What is an irrevocable life insurance trust (“ILIT”) and why would it be useful to me? This article explores the advantages and disadvantages of “ILIT”. The author concludes that an ILIT is both a cost effective and powerful tool for providing liquidity, paying estate tax, avoiding the Generation Skip Transfer Tax (GSTT), protecting beneficiaries from creditors and, for property owners, business, keep a business in the family. An ILIT is an irrevocable trust that has life insurance. Its primary purpose is to keep life insurance proceeds out of the settler’s estate. But it can also have a number of other purposes. Below are five reasons why one might consider an ILIT:
First, an ILIT is an attractive alternative to other estate planning strategies that involve transferring substantial amounts of assets out of one’s estate. Grantor Retained Annuity Trusts (GRATs), Charitable Master Trusts (CLTs), and other trust arrangements can involve the transfer of valuable business or income-generating assets that most, if not all, would hesitate to transfer out of your home. control (not to mention that ILIT usually costs less). However, transferring a life insurance policy is easier: while premiums must be paid, proceeds are only paid to beneficiaries upon death. Therefore, there is no great fear that the transfer of the policy will deprive the holder of the benefit of it.
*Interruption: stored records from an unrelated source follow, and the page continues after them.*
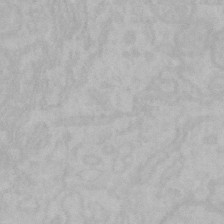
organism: Mouse
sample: Choroid plexus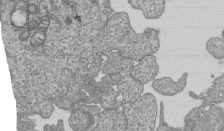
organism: Human
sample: MDA-MB-231 cells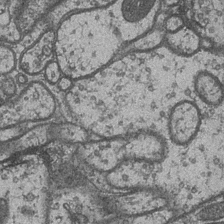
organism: Drosophila
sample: Optic medulla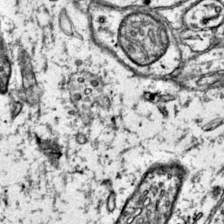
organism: Mouse
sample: Primary visual cortex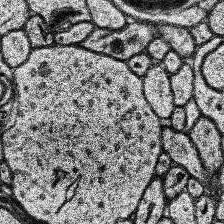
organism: Human
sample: Temporal Lobe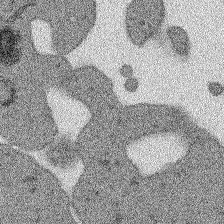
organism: Human
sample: HeLa cells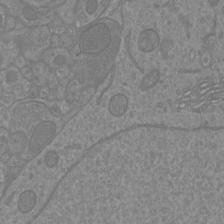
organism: Mouse
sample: Cortical neurons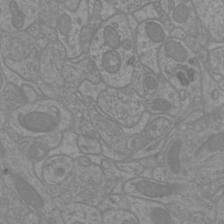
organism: Mouse
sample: Cortical neurons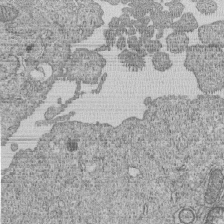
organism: Human
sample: MDA-MB-231 cells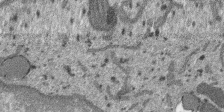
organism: Human
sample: Lung epithelial cells infected with SARS-CoV-2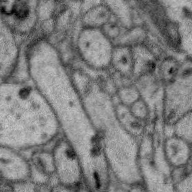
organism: Zebra finch
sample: Brain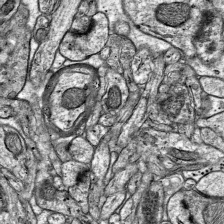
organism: Mouse
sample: Visual Cortex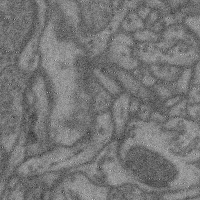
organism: Mouse
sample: Cerebral cortex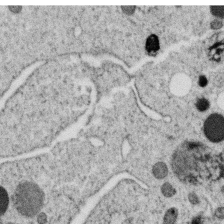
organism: C. elegans
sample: C. elegans oocyte; sperm cells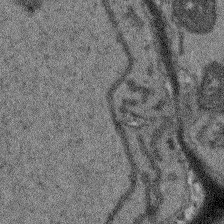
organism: Arabidopsis thaliana
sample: Root tip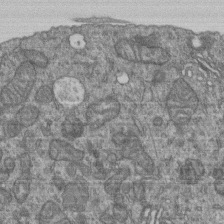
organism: Human
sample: Retinal organoid Rod and Cone cells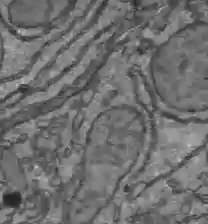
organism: C57BL Mouse
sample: Liver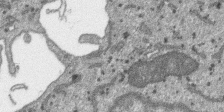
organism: Human
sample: Lung epithelial cells infected with SARS-CoV-2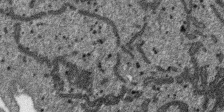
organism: Human
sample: Lung epithelial cells infected with SARS-CoV-2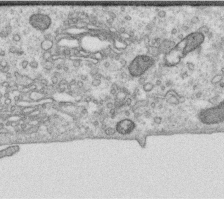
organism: Human
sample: Centriole in RPE cells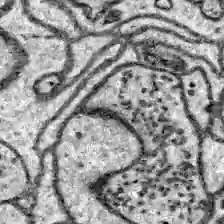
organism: Zebrafish
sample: Brain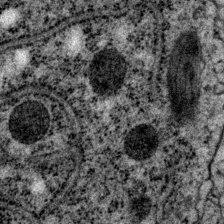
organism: P. pacificus
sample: Pharynx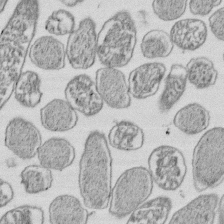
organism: E. coli
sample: Bacterial nucleoid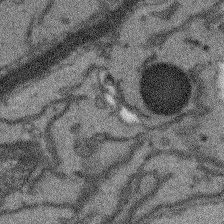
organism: Arabidopsis thaliana
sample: Root tip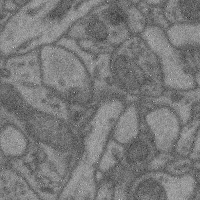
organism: Mouse
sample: Cerebral cortex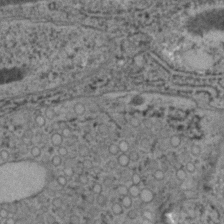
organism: C. elegans
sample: C. elegans embryo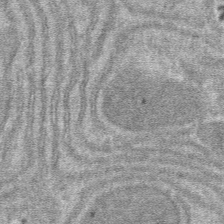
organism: Mouse
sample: Mouse hepatocytes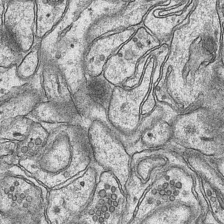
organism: Mouse
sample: CA1 Hippocampus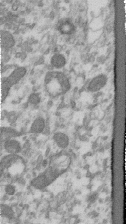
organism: Human
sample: Centriole in RPE cells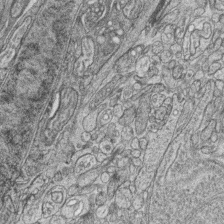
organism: Zebrafish
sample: synaptic ribbons in rod cells and cone cells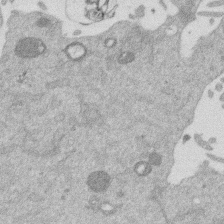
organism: Mouse
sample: Dividing mouse embryo 1 cell stage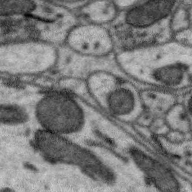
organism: Zebra finch
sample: Brain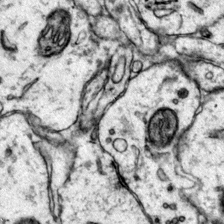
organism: Mouse
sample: Primary visual cortex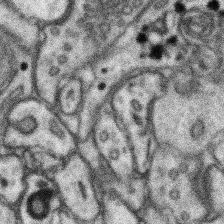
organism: Mouse
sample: Somatosensory cortex neuropil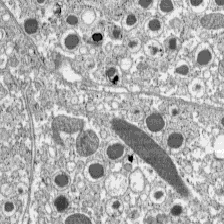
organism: C57BL Mouse
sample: Pancreatic islet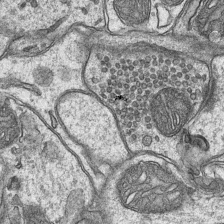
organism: Mouse
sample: CA1 Hippocampus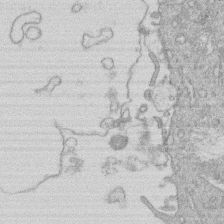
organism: Human
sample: Macrophage cells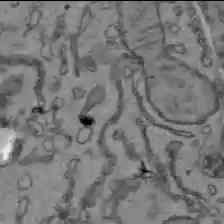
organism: C57BL Mouse
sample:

Second, and more importantly, an ILIT that is properly structured provides liquidity. In an estate laden with illiquid real estate assets, an ILIT can be essential to pay off a large estate tax bill without selling assets. Consider the example of Robert and Sally Colmery. Throughout their lives, Robert and Sally amassed a small real estate empire throughout California, including a house in Palo Alto ($3,000,000), a vacation home in Tahoe ($1,000,000), and three rentals in San Mateo (along with a value of $2,500,000). Robert’s liquid assets were mostly spent at the end of his life, in the amount of $150,000. At the end of your and Sally’s lives, $3,150,000 of the estate will be subject to federal estate tax at a rate of 45%, and Robert and Sally’s children, Peter and Ruth, will not have enough cash to cover the account unless to sell some of the properties.
Now suppose that Robert establishes a qualified ILIT with a second-to-die insurance policy that names his children, Peter and Ruth, as remaining beneficiaries, and pays the premiums using his $13,000 annual gift tax exclusion. Robert structures the payment of the premiums with the help of an attorney so that they do not generate any gift tax using something called “rudepower of attorney. At the time of the second spouse’s death, the proceeds from the life insurance policy will pass free of estate taxes. As a result, Peter and Ruth are not required to sell the real estate when they inherit.
Third, an ILIT can be used to take advantage of the insured’s GSTT exemption. Any time we would like to give to our grandchildren or to people separated by 2 or more generations, the IRS imposes a second layer of taxes called the GST tax. However, there is an exemption of $3.5 million (in 2009) to which transfers to a trust can be allocated at the time of such transfer. If amounts transferred to a trust appreciate, the ratio of GSTT-exempt assets to non-exempt assets will remain constant. As a result, if the entire transfer to ILIT is allocated through the GSTT exemption (resulting in an inclusion rate of zero), all GST tax may be eliminated on the final distribution, even if the trust enjoys income. considerable over the years.
For example, suppose Robert establishes a generation-jumping ILIT. The ILIT uses life insurance proceeds to be invested in securities. All net income is payable to Peter and Ruth over their lifetimes, with remaining interest to Peter and Ruth’s children. Normally, Peter and Ruth’s children would be responsible for GST tax at the maximum applicable federal rate when they drink. However, if the ILIT is set up so that the inclusion ratio of the assets subject to the GSTT is zero, Peter and Ruth’s grandchildren will not pay GST taxes. If ILIT assets grow at a modest rate, the grandchildren would take potentially significant amounts without incurring any additional GST or estate tax liability.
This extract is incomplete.